Зато в Англии в передовой статье «Reynold's Newspaper» (от 21 декабря 1902 г.), озаглавленной «Наша аристократия», между прочим, читаем такие строки: «Это именно в доме одного из родственников лэди Бартон наш король, бывший тогда еще принцем, оказался замешанным в позорном скандале об игре в баккара»[17].
Король при всем своем могуществе ничего не мог сделать против этого сообщения, так как газета опиралась на действительные, неопровержимые данные.
Но попробовал бы какой-либо журналист запачкать доброе имя простого рабочего, не имея на то оснований. Горе ему! Суд присяжных сумеет постоять за униженного и оскорбленного и наказать обидчика.
Там, где печать свободна, возможны злоупотребления печатным словом, но свободная печать и защищает от этих злоупотреблений.
На козни, на вредную речь
В тебе ж и целенье готово,
О, духа единственный меч,
Свободное слово!
Свободное слово – это победа света над тьмой. Это глас народа, это «любви и правды чистые ученья», это контроль народа над правительством, это прибежище униженных и обиженных, это торжество жизни в ее развитии над кладбищем застоя, это буревестник, говорящий кормчему: будет буря!..
Свободное слово – это то великое благо, которого лишены Турция, Китай и Россия и которыми пользуется весь культурный мир.
Проклятье вам, мертвые цепи!
Слава свободному слову!
[1] В 1879 г. в той же Японии издавалось всего 266 периодических изданий. – Прим. автора.
[2] Пименова. Развитие периодической печати в Англии. С. 392, – Прим. автора.
[3] См. «Полицейское право» Дерюжинского. С. 135. – Прим. автора.
[4] Лозинский. История 2-й французской республики. С. 443. – Прим. автора.
[5] Статья, за которую конфискуется номер, обыкновенно по просьбе редактора прочитывается в парламенте каким-нибудь из депутатов в речи по поводу конфискованного номера. После этого уже никто не может задержать статью, и все газеты печатают ее вместе с речью депутата. – Прим. автора.
[6] Зачатки газеты у нас относятся к XVII столетию, когда из донесений должностных лиц в Московском Посольском Приказе составляли для царя извлечения.
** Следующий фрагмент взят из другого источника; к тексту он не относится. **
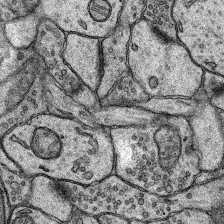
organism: Rat
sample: Hippocampus
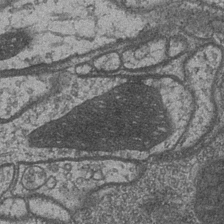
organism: Drosophila
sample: Optic medulla
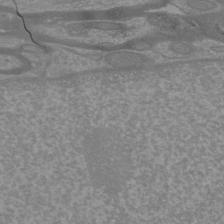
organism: Mouse
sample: Cortical neurons
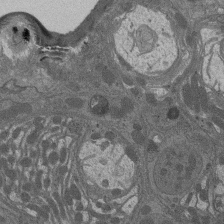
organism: Drosophila
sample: Antenna
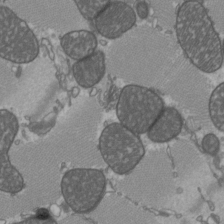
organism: C57BL Mouse
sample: Heart
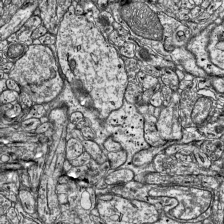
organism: Mouse
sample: Visual Cortex
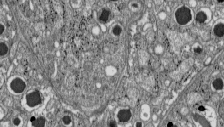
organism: C57BL Mouse
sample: Pancreatic islet
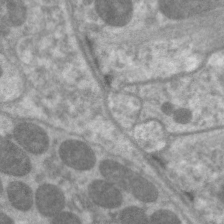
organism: C. elegans
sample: Pharynx
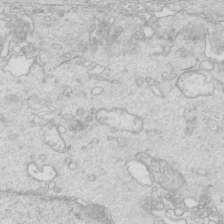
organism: Mouse
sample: Multiciliated cells
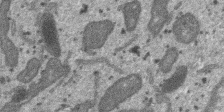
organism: Human
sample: Lung epithelial cells infected with SARS-CoV-2
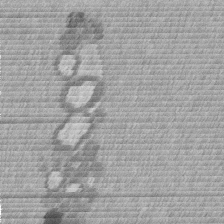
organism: Mouse
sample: Dividing mouse embryo 1 cell stage

Эти донесения именуются «Курантами». – Прим. автора.
[7] В 1811 г. с учреждением министерства полиции министр полиции, если замечал, что в книгах и сочинениях, изданных с одобрения цензуры, допущены выражения, «дающие повод к превратным толкованиям, общему порядку и спокойствию противным», обязан был со своими замечаниями вносить на Высочайшее усмотрение. – Прим. автора.
[8] Это письмо теперь издано Венгеровым в «Собрании сочинений Белинского». – Прим. автора.
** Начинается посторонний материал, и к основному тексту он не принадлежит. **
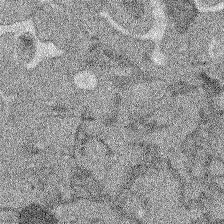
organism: Human
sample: HeLa cells
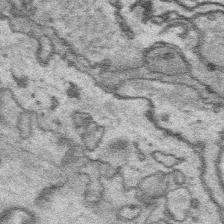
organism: Platynereis dumerilii
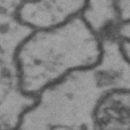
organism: Drosophila
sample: Brain
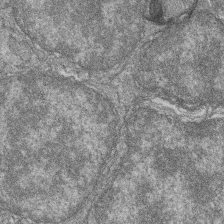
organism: Zebrafish
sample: Cilia; retinal pigment epithelium
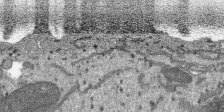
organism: Human
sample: Lung epithelial cells infected with SARS-CoV-2
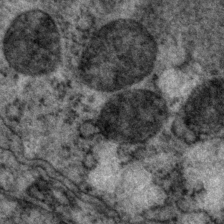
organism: P. pacificus
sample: Pharynx
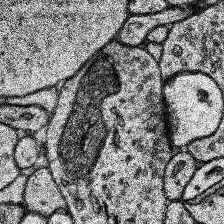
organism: Human
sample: Temporal Lobe
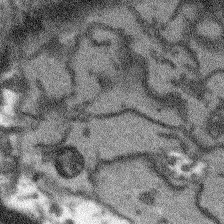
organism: Arabidopsis thaliana
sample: Root tip
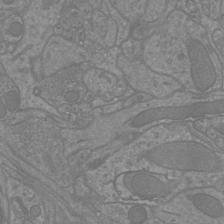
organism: Mouse
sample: Cortical neurons
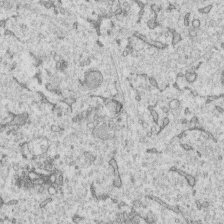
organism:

[9] См. Лемке. «Очерки по истории русской цензуры», 223. – Прим. автора.
[10] См. Арсеньева. Законодательство о печати. – Прим. автора.
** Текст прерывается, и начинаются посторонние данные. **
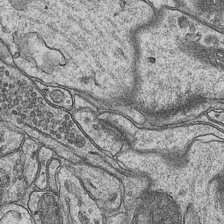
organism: Mouse
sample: CA1 Hippocampus
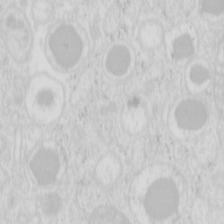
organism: Mouse
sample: Pancreas

[11] Лемке. Очерки из истории русской цензуры. С. 379. – Прим. автора.
[12] Неведенский. Катков и его время. – Прим. автора.
[13] Беженцев. – Прим. ред.
[14] Dioneo. Страничка из истории одесской печати. С. 54. Сборник «В защиту слова». – Прим. автора.
[15] Лемке. С. 307. – Прим. автора.
[16] Сборник «В защиту слова». С. 44. – Прим. автора.
[17] См.: Сатурин Д. Очерк периодической печати в Англии. – Прим. ред.